Towards a Holistic Evaluation of LLMs on Factual Knowledge Recall
๐ Abstract
The article focuses on evaluating the factual knowledge recall of large language models (LLMs). It introduces FACT-Bench, a comprehensive benchmark to assess LLMs' ability to recall factual knowledge learned from pretraining. The article presents a holistic assessment of 31 LLMs across 10 model families, examining factors that affect their factual knowledge recall.
๐ Q&A
[01] Introduction
1. What are the key challenges identified in evaluating the factuality of LLMs' generated outputs?
- The article identifies four key challenges in evaluating the factuality of LLMs:
- Making the questions simple enough to solely require knowledge recall rather than complex reasoning or multi-source information
- Ensuring the questions are fair and query knowledge that exists in the pretraining data of all LLMs
- Making the questions diverse and representative
- Making the questions specific enough so that the answer is unique and grounded in some knowledge source
2. How does the FACT-Bench benchmark address these challenges?

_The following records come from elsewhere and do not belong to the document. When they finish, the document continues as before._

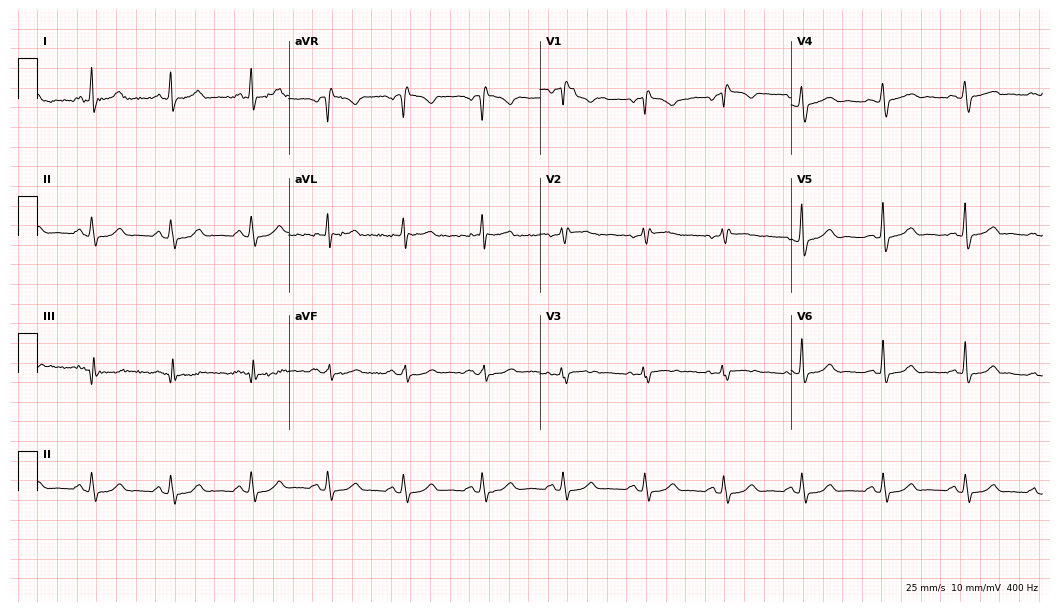
Resting 12-lead electrocardiogram (10.2-second recording at 400 Hz). Patient: a female, 45 years old. Read as a normal ECG.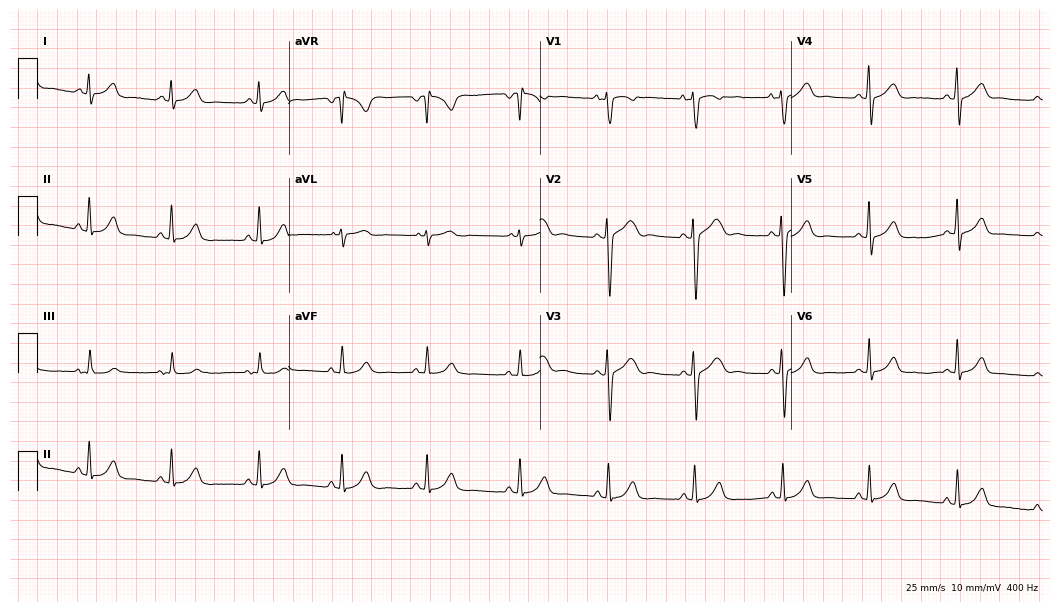
Resting 12-lead electrocardiogram (10.2-second recording at 400 Hz). Patient: a woman, 21 years old. Read as a normal ECG.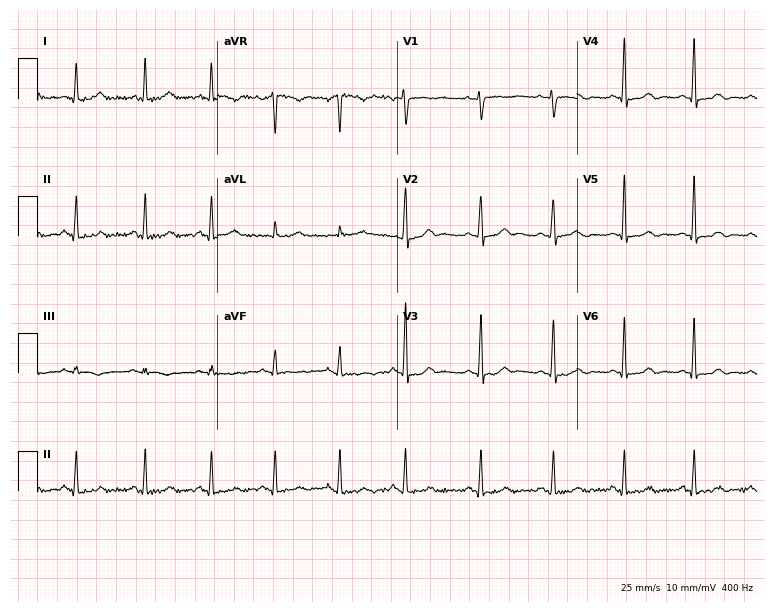
12-lead ECG from a female, 27 years old. Screened for six findings — first-degree AV block, right bundle branch block, left bundle branch block, sinus bradycardia, atrial fibrillation, sinus tachycardia — none is recorded.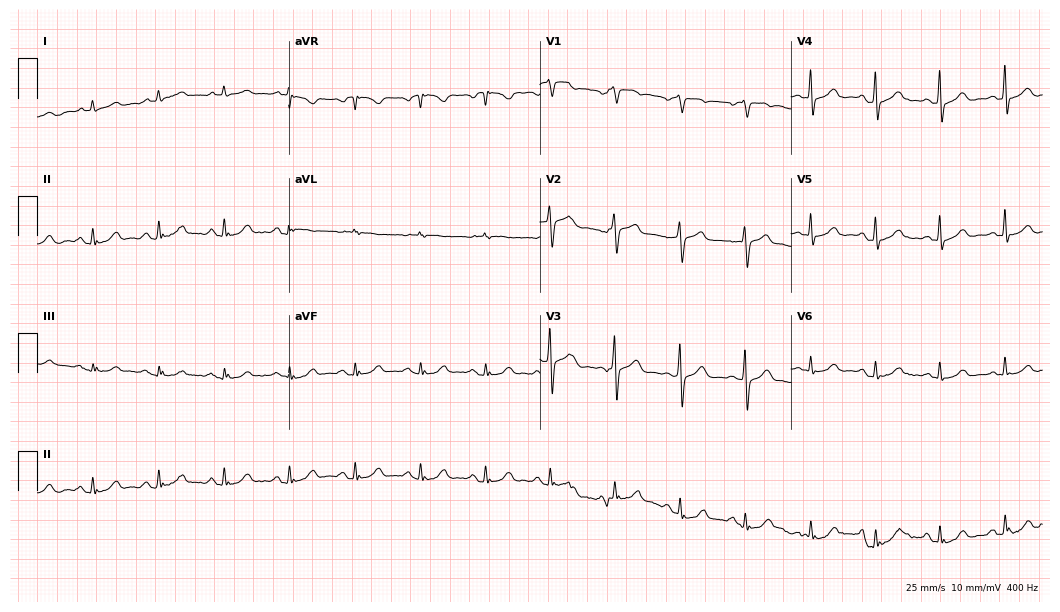
ECG (10.2-second recording at 400 Hz) — a 77-year-old male. Labelled as a normal ECG.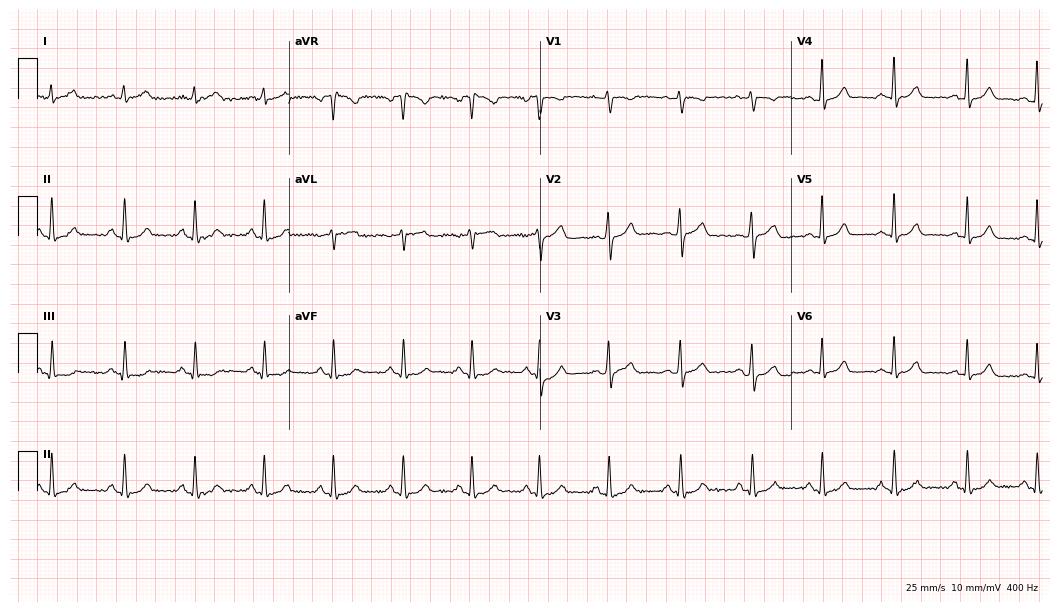
ECG (10.2-second recording at 400 Hz) — a female, 36 years old. Labelled as a normal ECG.

- Simplicity: The benchmark constructs questions based on Wikidata triplets to elicit knowledge from LLMs.
- Validity: The benchmark selects triplets whose subject has a Wikipedia article and whose object also appears in the same article.
- Diversity: The benchmark covers 20 domains, 134 property types, and 3 answer types (entities, dates, and numbers).
- Specificity: The benchmark manually selects property types likely to yield unique answers and uses prompt engineering to generate specific questions.
[02] FACT-Bench
1. What are the key characteristics of the FACT-Bench dataset?
- Simplicity: Questions are based on Wikidata triplets to elicit knowledge recall.
- Validity: Triplets are selected such that the subject has a Wikipedia article and the object appears in the same article.
- Diversity: The dataset covers 20 domains, 134 property types, and 3 answer types (entities, dates, and numbers).
- Specificity: Property types are manually selected to yield unique answers, and prompts are engineered to generate specific questions.
2. How is the FACT-Bench dataset constructed and evaluated?
- The dataset consists of 20K question-answer pairs, with 5K for training and 15K for evaluation.
- Evaluation metrics include Exact Match (EM), F1 score, and a new metric "Contains" that checks if any of the ground-truth answers appear in the prediction.
- The upper-bound performance is estimated through human validation of a 2K subset, which shows 90% accuracy for the full 15K set and 100% for the 2K "Premium2k" subset.
[03] Benchmarking LLMs
1. What are the key findings from benchmarking 31 LLMs across 10 model families?
- Instruction-tuning hurts knowledge recall: Pretraining-only models consistently outperform their instruction-tuned counterparts.
- Positive effect of model scaling: Larger models outperform smaller ones across all model families.
- Significant gap with upper-bound: The best performance from GPT-4 still represents a large gap with the estimated upper-bound.
- LLMs struggle with long-tail entities and certain property types: Consistent with previous findings, LLMs perform poorly on less popular entities and specific property types like dates and numbers.
2. How do in-context exemplars affect LLMs' factual knowledge recall?
- Counterfactual in-context exemplars (with incorrect answers) lead to significant degradation of factual knowledge recall for large models.
- The degradation is attributed to exemplars that contradict the model's known knowledge, as well as the number of such exemplars.
3. What are the findings from fine-tuning experiments on LLaMA-7B?
- Fine-tuning on known knowledge (that the model is already familiar with) is beneficial and outperforms fine-tuning on unknown or mixed knowledge.
- Fine-tuning on unknown knowledge teaches the model to hallucinate, verifying the hypothesis from previous work.